Suppose that $X_1,X_2,…,X_n$ is a random sample from a normal distribution, $X_i\sim N(\mu,9)$.
Find the UMVUE (uniformly minimum variance unbiased estimator) of $P(X\le c)$ where $c$ is a known constant. Do this by finding the conditional distribution of $X_1$ given $\bar{X}={\bar{x}}$ and apply the Rao-Blackwell theorem with $T=u(X_1)$, where $u(x_1)=1$ if $x\le c$ and zero otherwise.
So clearly the parameter that we're trying to estimate given the problem description can be written as $\Phi\left( \frac{c-\mu}{3} \right)$ where $\Phi$ represents the CDF of the standard normal distribution.
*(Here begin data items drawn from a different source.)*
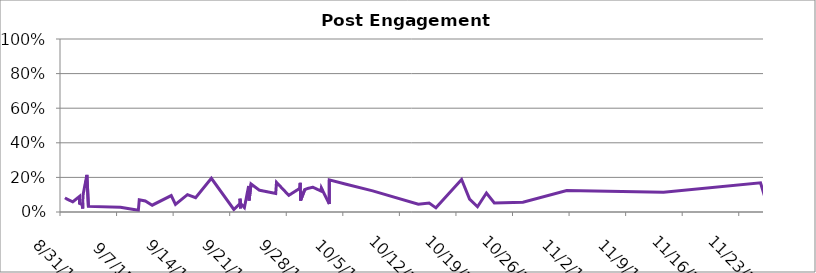
| Category | Post Engagement Rate |
|---|---|
| 42247.6752662037 | 0.07 |
| 42247.765706018516 | 0.077 |
| 42248.57642361111 | 0.059 |
| 42249.42611111111 | 0.091 |
| 42249.427824074075 | 0.05 |
| 42249.74252314815 | 0.043 |
| 42249.80165509259 | 0.02 |
| 42249.803298611114 | 0.054 |
| 42249.86681712963 | 0.102 |
| 42250.3280787037 | 0.214 |
| 42250.514027777775 | 0.032 |
| 42254.48028935185 | 0.027 |
| 42256.69525462963 | 0.01 |
| 42256.81018518518 | 0.07 |
| 42257.55502314815 | 0.064 |
| 42258.4096412037 | 0.039 |
| 42260.76559027778 | 0.095 |
| 42261.29167824074 | 0.044 |
| 42262.77261574074 | 0.1 |
| 42263.782314814816 | 0.083 |
| 42265.73296296296 | 0.195 |
| 42268.51144675926 | 0.014 |
| 42269.28126157408 | 0.049 |
| 42269.28146990741 | 0.077 |
| 42269.35190972222 | 0.021 |
| 42269.35275462963 | 0.049 |
| 42269.819699074076 | 0.025 |
| 42270.34824074074 | 0.151 |
| 42270.400868055556 | 0.067 |
| 42270.64430555556 | 0.162 |
| 42271.66667824074 | 0.126 |
| 42273.69412037037 | 0.107 |
| 42273.793912037036 | 0.171 |
| 42275.3125 | 0.096 |
| 42276.66667824074 | 0.137 |
| 42276.729166666664 | 0.168 |
| 42276.770844907405 | 0.066 |
| 42277.29167824074 | 0.13 |
| 42277.708344907405 | 0.137 |
| 42278.291666666664 | 0.143 |
| 42279.28984953704 | 0.121 |
| 42279.34568287037 | 0.139 |
| 42280.326736111114 | 0.046 |
| 42280.32865740741 | 0.186 |
| 42282.29167824074 | 0.161 |
| 42285.6977662037 | 0.122 |
| 42291.34409722222 | 0.045 |
| 42292.6875 | 0.051 |
| 42293.520844907405 | 0.024 |
| 42296.698900462965 | 0.188 |
| 42297.686215277776 | 0.074 |
| 42298.668229166666 | 0.03 |
| 42299.77402777778 | 0.11 |
| 42300.74920138889 | 0.053 |
| 42304.29167824074 | 0.056 |
| 42309.70888888889 | 0.124 |
| 42321.6903125 | 0.115 |
| 42333.69207175926 | 0.169 |
| 42334.41578703704 | 0.057 |

However, I get stuck when I need to try and find the conditional distribution. Without knowing the joint distribution or the other conditional distribution, how can I possibly find the conditional distribution of $X_1$ given $\bar{X}={\bar{x}}$?
Best Answer
A complete sufficient statistic for $\mu$ is $\overline X$, or equivalently $S=\sum\limits_{i=1}^n X_i$.
Now $(X_1,S)$ has a bivariate normal distribution (can be verified quickly using moment generating functions), more specifically $(X_1,S)\sim N_2\left(\mu\begin{pmatrix}1\\n\end{pmatrix},9\begin{pmatrix}1&1\\1& n\end{pmatrix}\right)$.
This gives the conditional distribution of $X_1$ given $S=s$ as a univariate normal $N\left(\frac sn,9\left(1-\frac1n\right)\right)$.
Hence the UMVUE of $P(X_1\le c)$ is
\begin{align} E_{\mu}\left[I_{X_1\le c}\mid S\right]&=P_{\mu}(X_1\le c\mid S) \\&=\Phi\left(\frac{c-S/n}{3\sqrt{1-1/n}}\right) \\&=\Phi\left(\frac{c-\overline X}{3\sqrt{1-1/n}}\right) \end{align}